We are providing here a pipeline to create, upload and analyse long format recordings using the Zooniverse citizen science platform.
We have an open project aimed at adding vocal maturity labels to segments LENA labeled as being key child in Zooniverse (https://www.zooniverse.org/projects/chiarasemenzin/maturity-of-baby-sounds).
If you would like your data labeled with this project, here is what you’d need to do.
- Get in touch with us, so we know you are interested!
- Have someone trustworthy & with some coding skills (henceforth, the RA) create a database using the formatting instructions (see :ref:`format`).
- Have the RA create an account on Zooniverse (top right of zooniverse.org) for them and yourself, & provide us with both handles. The RA should first update the team section to add you (have ready a picture and a blurb). The RA can also add your institution’s logo if you’d like. Both of these are done in the lab section.
- The RA will then follow the instructions in the present README to create subjects and push up your data – see below.
- We also ask the RA to pitch in and help answer questions in the forum, at least one comment a day.
- You can visit the stats section to look at how many annotations are being done.
You can also use this code and your own knowledge to set up a new project of your own. We provide a tutorial for creating a campaign of classification using Zooniverse and ChildProject.
.. clidoc:: child-project zooniverse --help
The extract-chunks
pipeline creates wav and mp3 files for each chunk of audio to be classified on Zooniverse.
It also saves a record of all these chunks into a CSV dataframe.
This record can then be provided to the upload-chunks
command, in order to upload
the chunks to zooniverse.
..note:
``extract-chunks`` will require the list of segments to classify, which are provided as a CSV dataframe with three columns: ``recording_filename``, ``segment_onset``, and ``segment_offset``. The path to this dataframe has to be specified with the ``--segments`` parameter. The list of segments can be generated with any of the samplers we provide (see :ref:`samplers`), but custom lists may also be provided.
Optionally, the segments provided to the pipeline can be split into chunks of the desired duration. By setting this duration to sufficently low values (e.g. 500 milliseconds), one can ensure that no meaningful information could be recovered while listening to the audio on Zooniverse. This is useful when the segments of audio provided to the pipeline may contain confidential information.

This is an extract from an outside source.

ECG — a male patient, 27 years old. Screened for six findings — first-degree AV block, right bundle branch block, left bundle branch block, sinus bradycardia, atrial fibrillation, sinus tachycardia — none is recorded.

.. clidoc:: child-project zooniverse extract-chunks /path/to/dataset --help
If it does not exist, DESTINATION is created. Audio chunks are saved in
wav and mp3 in DESTINATION/chunks
. Metadata is stored in a CSV file
into DESTINATION/
.
The output dataframe will contain the following columns:
index | self-generated integer index |
recording_filename | recording from which the chunk as extracted |
onset | onset timestamp of the chunk within the recording |
offset | offset timestamp of the chunk within the recording |
segment_onset | onset timestamp of the segment from which the chunk was extracted |
segment_offset | offset timestamp of the segment from which the chunk was extracted |
wav | name of the wav file |
mp3 | name of the mp3 file |
date_extracted | date at which the chunk was extracted |
uploaded | boolean flag set to True if the chunk was uploaded to Zooniverse, False otherwise |
project_id | zooniverse project ID |
subject_set | name of the Zooniverse subject set |
zooniverse_id | subject's Zooniverse ID |
keyword | custom keyword provided by the user to label the chunks |
Once the chunks have been extracted, the next step is to upload them to Zooniverse. Note that due to quotas, it is recommended to upload only a few at time (e.g. 1000 per day).
You will need to provide the numerical id of your Zooniverse project, as well as your Zooniverse credentials.

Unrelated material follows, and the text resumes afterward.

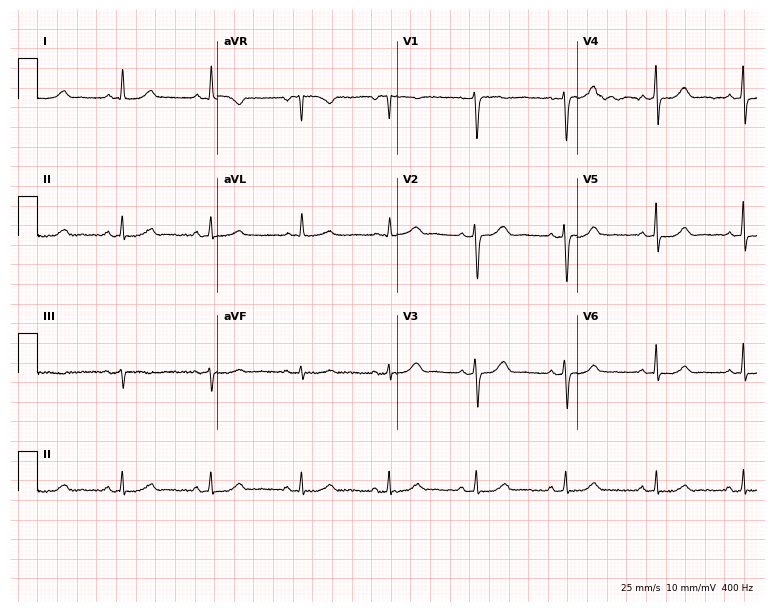
Resting 12-lead electrocardiogram. Patient: a 50-year-old female. None of these six findings is recorded: first-degree AV block, right bundle branch block, left bundle branch block, sinus bradycardia, atrial fibrillation, sinus tachycardia. Findings outside these six are not listed.

child-project zooniverse upload-chunks
uploads as many batches of audio chunks as specified to Zooniverse, and
updates the chunks metadata accordingly, by setting the zooniverse_id field and uploaded to True.

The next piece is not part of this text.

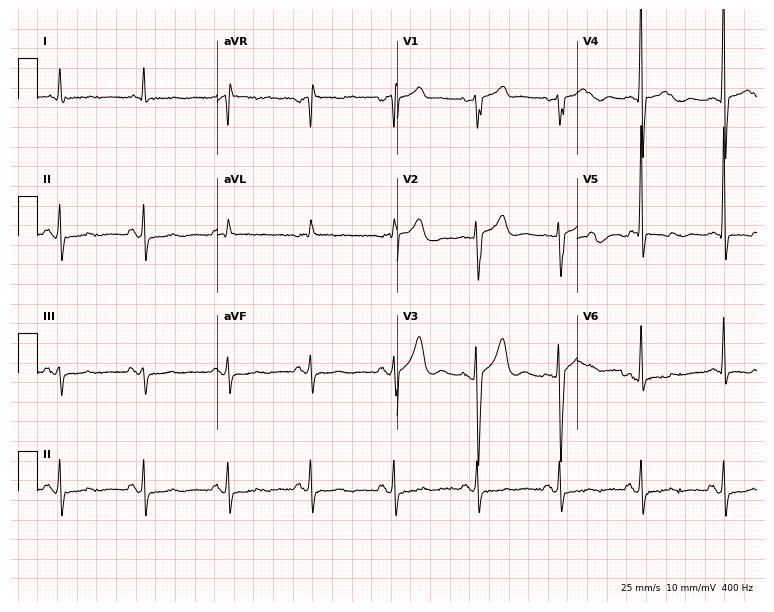
ECG (7.3-second recording at 400 Hz) — a male, 82 years old. Screened for six findings — first-degree AV block, right bundle branch block, left bundle branch block, sinus bradycardia, atrial fibrillation, sinus tachycardia — none is recorded.

.. clidoc:: child-project zooniverse upload-chunks /path/to/dataset --help
.. clidoc:: child-project zooniverse retrieve-classifications /path/to/dataset --help
Retrieve classifications and save them as DESTINATION
.
The optional --chunks
parameter can be used to match the classifications with the chunks metadata. Only the classifications
that match the metadata will be saved.
Warning
Retrieving chunks may take a long time for large projects.